There was a substantial rise in the number of complaints made to the DPC due to greater public awareness of data protection issues and rights (a 56% increase). While the majority of complaints continued to be resolved amicably, the DPC issued a number of formal decisions.

Statistics

  • 2,864 complaints received between May and December 2018
  • Largest category of complaints concerned data access requests (977 out of the 2,864 complaints)
  • 4,113 complaints received in the 2018 calendar year (compared with 2,642 in 2017)
  • 136 cross-border processing complaints received through the new one-stop-shop mechanism
  • 32 electronic marketing complaints investigated under the e-Privacy Regulations 2011
  • 18 formal decisions by the DPC (13 upheld the complaint, and 5 rejected the complaint)

Case-Studies

Case-studies 1-3 and 4-7, respectively, concern complaints received, and amicable resolutions sought, by the DPC. The Report notes that in many of the complaints that the DPC handles, data subjects hold the mistaken believed that because they have not consented to the processing of their personal data, it is unlawful. However, there are a number of legal bases other than consent that justify processing. The DPC has warned that it will “rigorously interrogate” whether the circumstances of the processing justify reliance on the legitimate interests legal basis.

Case studies 3 and 7 discuss one of the most common data breaches, namely unauthorised disclosure as a result of sending emails to the wrong address. Case Study 3 concerned the disclosure by an airline of a web-chat transcript by email to the wrong customer, as a result of using an auto-fill function in software. The DPC warned that such functions should be used with caution, and safeguards deployed, such as on-screen prompts to double-check recipient details.

Case Study 7 concerned the erroneous disclosure by a car dealership of the complainants’ personal data to the wrong email address. The DPC highlighted that it is not enough in such instances, to acknowledge to the DPC and/or data subject that a data breach has occurred. It is also incumbent on the data controller to take all reasonable remedies to remedy such a breach, including recalling the email (if possible), asking the unintended recipient to confirm they have deleted the email, and putting in place measures to prevent a recurrence.

Data Breach Notifications

Most organisations engage with the DPC and accept its guidance around mitigating losses for affected individuals, communicating any high risks to them and learning lessons from the breach to avoid a repeat. The Report notes that where a breach has been notified to a data subject by the data controller, but not to the DPC, the DPC’s Breach Complaints Unit will ensure the breach is retrospectively reported to the Breach Notifications Unit, accompanied by a clarification from the data controller/processor as to why the DPC was not notified in the first instance.

Statistics

  • 3,542 valid data security breaches notified to the DPC
  • 145 invalid breach notifications (which did not meet the definition of a ‘personal data breach’ under Article 4(12) of the GDPR)
  • 4,740 valid data security breaches were notified in the 2018 calendar year (compared with 2,795 in 2017)
  • Largest category of breaches concerned “unauthorised disclosure” of personal data (3134 breaches)
  • 38 cross-border processing personal data breach notifications were handled by the DPC, involving 11 organisations

Case-Studies

Case-Studies 9-13 discuss sample data breaches notified to the DPC, including failure to implement the data protection policies in place; an unencrypted USB device lost in the post; website phishing; loss of paper files in transit, and a SIM card swap attack.

Investigations

A number of statutory inquiries have been launched by the DPC under section 110 of the Data Protection Act 2018 (the 2018 Act), which are expected to reach the decision and adjudication stage in 2019. The DPC has not yet commenced any statutory inquiry under section 137, Part 5 of the 2018 Act, which provides additional investigatory powers, including the power of an authorised officer conducting an investigation to hold an oral hearing.
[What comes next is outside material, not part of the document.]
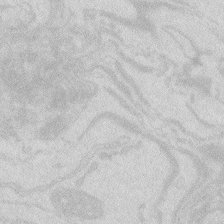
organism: Zebrafish
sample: Macrophage

The Report provides a useful flowchart showing the phases of a statutory inquiry, where the DPC is acting as lead supervisory authority in relation to a cross-border processing issue and a complaint has been lodged with the DPC directly, or the DPC has commenced an inquiry of its own volition. However, the sequencing may be subject to change following completion of the first wave of statutory inquiries, and the crystallisation of the inquiry process at national and EU level in those cases.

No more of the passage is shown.